Once the threats facing the site have been established and the appropriate types of products designed to mitigate risks and provide the desired level of protection are identified, the focus shifts to selecting the right products from the right producers.

For higher risk sites, various tested and approved or certified products appropriate to mitigating different types of threat are available, which all carry the assurance of proven performance; for example LPS 1175 provides a security rating for products (1 = lowest rating, 8 = highest) which is based on the attack time a product is able to withstand given an allowable tool set and maximum work time.

Most utilities sites would employ products, which have been tested and certified under LPS 1175 while for higher risk applications Approved for UK Government Use products may be recommended by CPNI (The Centre for the Protection of National Infrastructure) as part of their advisory remit.

Where Hostile Vehicle Mitigation measures to protect against vehicle borne attack is required, both PAS 68 and IWA 14 certified crash rated fences / barriers / gates provide a range of effective solutions.

Installing for performance

Any physical perimeter security product, regardless of the testing it has undergone to prove its ability to withstand various challenges is only as good as its installation.  It can only deliver to its design specification level if it is regularly inspected, maintained and repaired.

Therefore, buying decisions need to also consider a number of contributing factors, which affect the integrity of these performance critical products.

For example, materials employed in their construction should be both fit for purpose and able to deliver a long service life.

Any steel used which is exposed to the elements above or under ground should at the very minimum be hot dip galvanised to BS EN 1461, inside and out, and ideally after basic manufacturing has been carried out.

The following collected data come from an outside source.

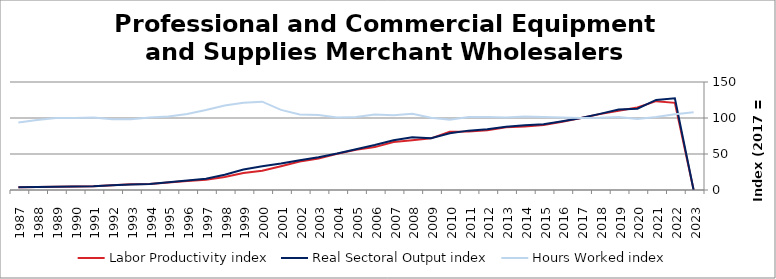
| Category | Labor Productivity index | Real Sectoral Output index | Hours Worked index |
|---|---|---|---|
| 2023.0 | 0 | 0 | 107.897 |
| 2022.0 | 121.098 | 127.43 | 105.229 |
| 2021.0 | 123.416 | 125.128 | 101.387 |
| 2020.0 | 114.694 | 112.984 | 98.509 |
| 2019.0 | 110.107 | 111.789 | 101.527 |
| 2018.0 | 105.379 | 105.755 | 100.357 |
| 2017.0 | 100 | 100 | 100 |
| 2016.0 | 94.849 | 95.39 | 100.57 |
| 2015.0 | 90.143 | 91.297 | 101.28 |
| 2014.0 | 88.128 | 90.096 | 102.233 |
| 2013.0 | 87.253 | 87.965 | 100.816 |
| 2012.0 | 83.152 | 84.409 | 101.512 |
| 2011.0 | 81.391 | 82.458 | 101.312 |
| 2010.0 | 80.985 | 78.894 | 97.418 |
| 2009.0 | 71.721 | 72.029 | 100.429 |
| 2008.0 | 69.173 | 73.183 | 105.797 |
| 2007.0 | 66.756 | 69.206 | 103.67 |
| 2006.0 | 59.584 | 62.468 | 104.84 |
| 2005.0 | 55.744 | 56.6 | 101.536 |
| 2004.0 | 50.357 | 50.776 | 100.832 |
| 2003.0 | 43.827 | 45.626 | 104.105 |
| 2002.0 | 39.467 | 41.436 | 104.989 |
| 2001.0 | 32.989 | 36.702 | 111.253 |
| 2000.0 | 26.819 | 32.896 | 122.657 |
| 1999.0 | 23.555 | 28.535 | 121.145 |
| 1998.0 | 18.051 | 21.208 | 117.492 |
| 1997.0 | 14.173 | 15.735 | 111.019 |
| 1996.0 | 12.38 | 13.059 | 105.485 |
| 1995.0 | 10.418 | 10.644 | 102.167 |
| 1994.0 | 8.431 | 8.492 | 100.731 |
| 1993.0 | 7.83 | 7.692 | 98.238 |
| 1992.0 | 6.606 | 6.497 | 98.349 |
| 1991.0 | 5.251 | 5.288 | 100.712 |
| 1990.0 | 4.774 | 4.767 | 99.852 |
| 1989.0 | 4.544 | 4.543 | 99.983 |
| 1988.0 | 4.188 | 4.07 | 97.196 |
| 1987.0 | 3.898 | 3.659 | 93.866 |

The steel wire used in the production of mesh fence panels should be coated with a zinc-aluminium alloy treatment in preference to standard galvanised for increased life expectancy.

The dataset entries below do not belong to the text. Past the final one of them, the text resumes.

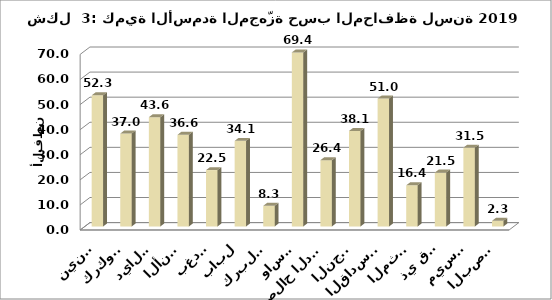
| Category | Series 0 |
|---|---|
| نينوى | 52.285 |
| كركوك | 37.049 |
| ديالى | 43.575 |
| الأنبار | 36.556 |
| بغداد | 22.476 |
| بابل | 34.127 |
| كربلاء | 8.256 |
| واسط | 69.39 |
| صلاح الدين | 26.436 |
| النجف | 38.079 |
| القادسية | 50.999 |
| المثنى | 16.415 |
| ذي قار | 21.49 |
| ميسان | 31.45 |
| البصرة | 2.253 |

If timber is used it is good practice to ensure that it is manufactured from the right part of the right species of timber so that it is capable of accepting the required timber treatment, which will protect it against rot and wood boring insects.

Attention should be paid to fixtures and fittings – tamper evident, single use or integral concealed fixings on fencing and gates are far less vulnerable than nuts, bolts and rivets.

Given that physical perimeter security is an essential part of the infrastructure of a site and crucial to its safe operation, selecting products that are supported by a worthwhile quality guarantee makes a great deal of sense; as along with the peace of mind that comes with having immediate recourse in the event of a product failure, it also ensures costs are contained.

Maintaining performance

The final element to good physical perimeter security is the regular and scheduled inspection of the fence line to identify any changes, which might impact on its security integrity.

Litter, debris and dirt should be regularly cleared to allow an unhindered view of the condition of the fence and all repairs required, identified and remedied in a Condition Report.

Gates, turnstiles, barriers and blockers equally need to be regularly tested and checked for mechanical wear and tear, to not only maintain operational efficiency but also to ensure the continued safety of those entering / exiting the site.

Particular attention should be paid to the safe operation of automated gates and barriers, which are classed as machinery and as such, are covered by legislation requiring the occupier of the facility to ensure that they remain in safe working order.

It might sound obvious but just because a product hasn’t failed does not necessarily mean that it is working properly and unless there is a standard practice in place to routinely inspect, check, test, maintain and repair the physical elements of perimeter security infrastructure there is the risk that this will go unnoticed.